### Records for processing
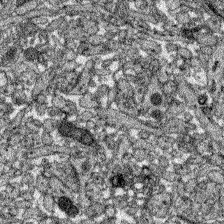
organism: Zebrafish
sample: Larval olfactory bulb
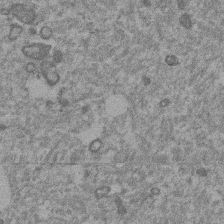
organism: Mouse
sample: Dividing mouse embryo 1 cell stage
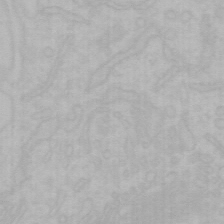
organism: Mouse
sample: Choroid plexus
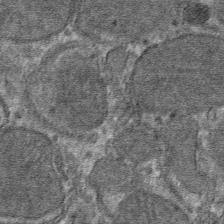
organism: Mouse
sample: Mouse hepatocytes
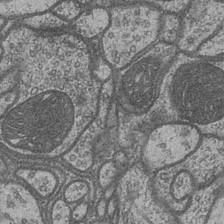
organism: Drosophila
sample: Optic medulla
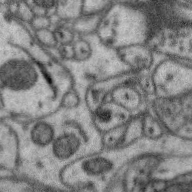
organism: Zebra finch
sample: Brain
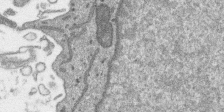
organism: Human
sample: Lung epithelial cells infected with SARS-CoV-2
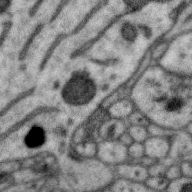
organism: Zebra finch
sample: Brain
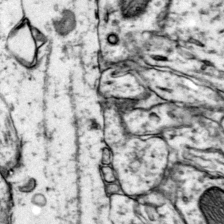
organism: Mouse
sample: Primary visual cortex
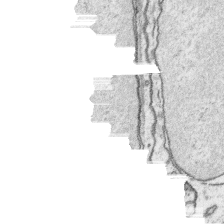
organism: Platynereis dumerilii
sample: Parapodia
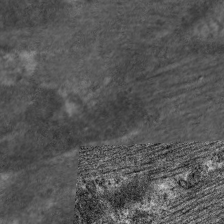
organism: C. elegans
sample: Pharynx
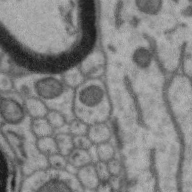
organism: Zebra finch
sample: Brain
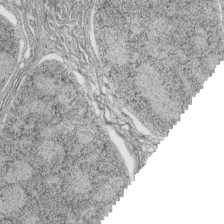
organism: Zebrafish
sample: synaptic ribbons in rod cells and cone cells
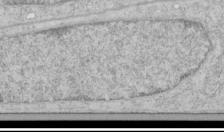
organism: Human
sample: Mitochondria in HCT116 cells
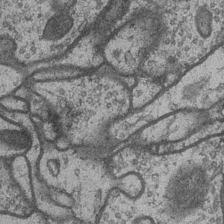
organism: Drosophila
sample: Optic medulla
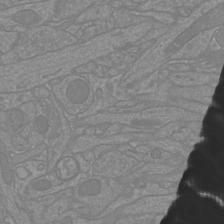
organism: Mouse
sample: Cortical neurons
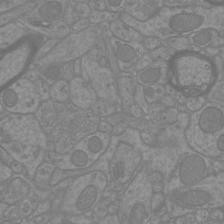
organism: Mouse
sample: Cortical neurons
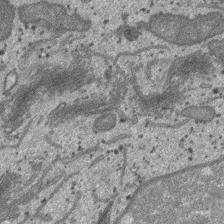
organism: Human
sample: Lung epithelial cells infected with SARS-CoV-2
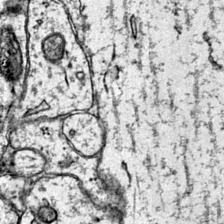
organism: Mouse
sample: Primary visual cortex
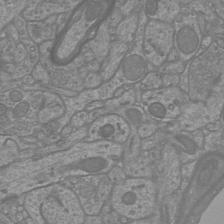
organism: Mouse
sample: Cortical neurons
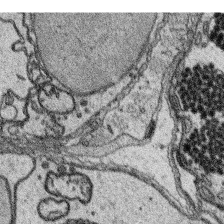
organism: Platynereis dumerilii
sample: Parapodia
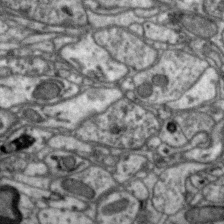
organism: Zebra finch
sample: Brain
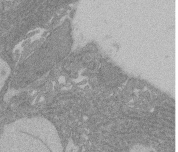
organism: Rat
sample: Salivary granule
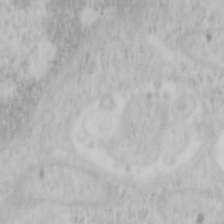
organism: Mouse
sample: OT-I killer T cells with ID8 ovarian cancer cells
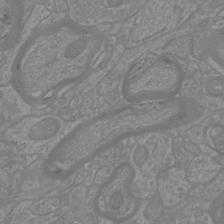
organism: Mouse
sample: Cortical neurons
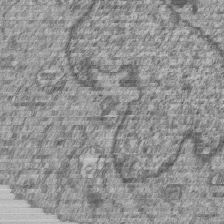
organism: Human
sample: MDA-MB-231 cells
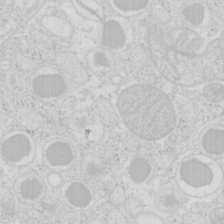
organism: Mouse
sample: Pancreas
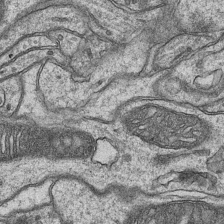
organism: Mouse
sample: CA1 Hippocampus
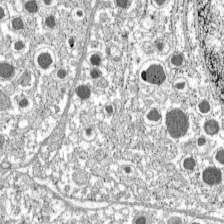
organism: C57BL Mouse
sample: Pancreatic islet
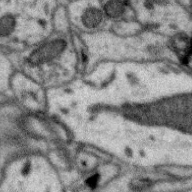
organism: Zebra finch
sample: Brain
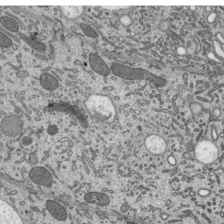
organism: Mouse
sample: Mouse epididymis efferent ductule cilia
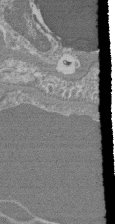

### Task
Would you return the material exactly, images excluded?

### Finished exercise
organism: Zebrafish
sample: Larval olfactory bulb
organism: Mouse
sample: Dividing mouse embryo 1 cell stage
organism: Mouse
sample: Choroid plexus
organism: Mouse
sample: Mouse hepatocytes
organism: Drosophila
sample: Optic medulla
organism: Zebra finch
sample: Brain
organism: Human
sample: Lung epithelial cells infected with SARS-CoV-2
organism: Zebra finch
sample: Brain
organism: Mouse
sample: Primary visual cortex
organism: Platynereis dumerilii
sample: Parapodia
organism: C. elegans
sample: Pharynx
organism: Zebra finch
sample: Brain
organism: Zebrafish
sample: synaptic ribbons in rod cells and cone cells
organism: Human
sample: Mitochondria in HCT116 cells
organism: Drosophila
sample: Optic medulla
organism: Mouse
sample: Cortical neurons
organism: Mouse
sample: Cortical neurons
organism: Human
sample: Lung epithelial cells infected with SARS-CoV-2
organism: Mouse
sample: Primary visual cortex
organism: Mouse
sample: Cortical neurons
organism: Platynereis dumerilii
sample: Parapodia
organism: Zebra finch
sample: Brain
organism: Rat
sample: Salivary granule
organism: Mouse
sample: OT-I killer T cells with ID8 ovarian cancer cells
organism: Mouse
sample: Cortical neurons
organism: Human
sample: MDA-MB-231 cells
organism: Mouse
sample: Pancreas
organism: Mouse
sample: CA1 Hippocampus
organism: C57BL Mouse
sample: Pancreatic islet
organism: Zebra finch
sample: Brain
organism: Mouse
sample: Mouse epididymis efferent ductule cilia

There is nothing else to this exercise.